Not all pulmonary nodules require CT surveillance. Benign nodules are common and often represent sequelae of a prior healed infectious or inflammatory process, benign endobronchial mucus plugs or pulmonary lymph nodes. Specifically, nodules with a benign pattern of calcification do not require any surveillance and should be clearly described as benign in the radiology report. These include nodules that are completely calcified, small nodules with central calcification and nodules with a complete circumferential ring of calcification. Calcification may be difficult to identify without thin section (less than 2 mm) slice reformats. Incidental nodules meeting criteria for a perifissural nodule typical for a intrapulmonary lymph node do not require surveillance. Perifissural lymph nodes have a characteristic CT appearance: located along a fissure, smoothly marginated, homogenously solid, polygonal, triangular or ovoid shaped and measuring less than 10mm.  Regardless of CT appearance an incidental solid nodule that has been stable for 2 years can also be safely considered benign (note that many nodules only require one year of surveillance). By making it clear that a nodule does not meet criteria for surveillance, radiologists may reduce unnecessary CT. Radiologists may wish to describe some benign nodules as post inflammatory, rather than “non-specific” to help reduce anxiety and limit over investigation. Referencing relevant practice guidelines can provide added confidence and can add support to the radiologist’s recommendation.

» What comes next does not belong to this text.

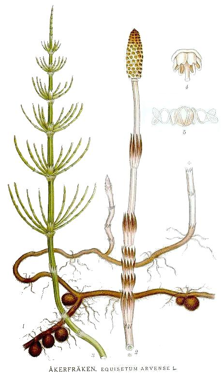 Taf. 515. Abb. 1. Wurzelstock mit Knollen. Fig. 2. Fruchtbare Triebe. Fig. 3. unfruchtbaren Triebe. Fig. 4. Sporangien-Tragplatte (schwach vergrößert). Abb.5. Spore (stark vergrößert).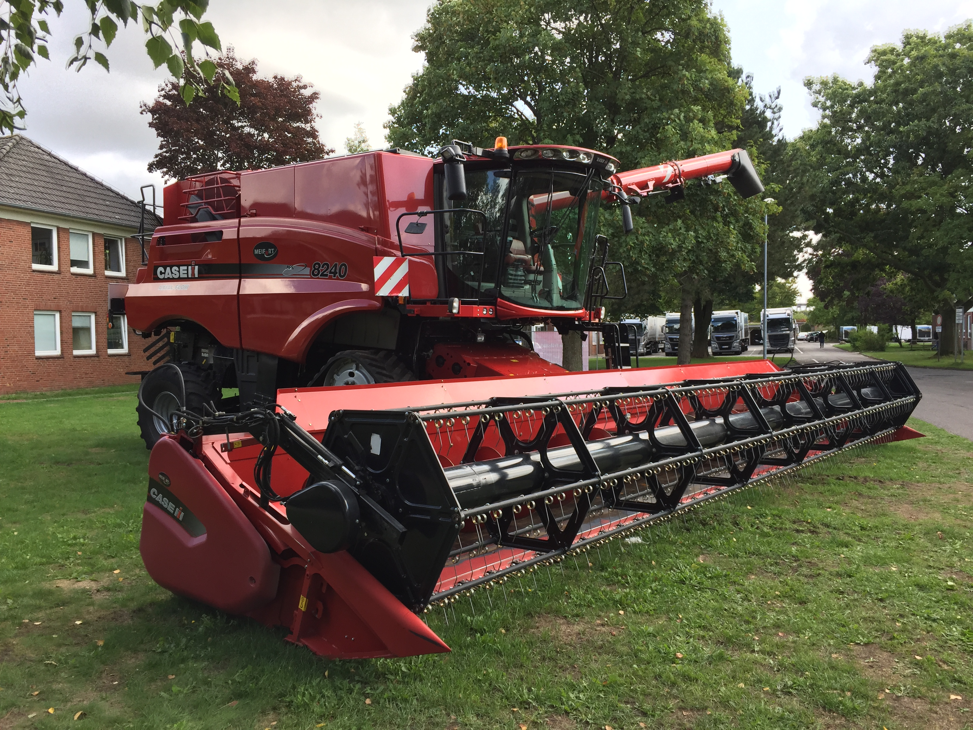 CASE IH Mähdrescher

Joint recommendation with the Canadian Association of Radiologists

Current evidence regarding malignant risk of lung nodules by size is based on either 2-dimensional mean measurements or volume measurements. Mean dimension can be calculated by the average of the longest dimension and the perpendicular short axis dimension on a single CT plane. This is best measured in whichever plane produces the largest mean dimension value. Measurements should be made with thin section reconstruction (maximum thickness 1.5 mm). If radiologists report only the longest diameter, malignant risk will be overestimated, particularly for irregular (non-spherical) nodules. Using longest dimension to guide recommendations may result in unnecessary surveillance, over surveillance and over investigation. Guidelines from the Fleischner society regarding incidental pulmonary nodules use mean, not longest, dimension. ACR LungRADS® guidelines regarding management of screen-detected nodules also use mean dimension.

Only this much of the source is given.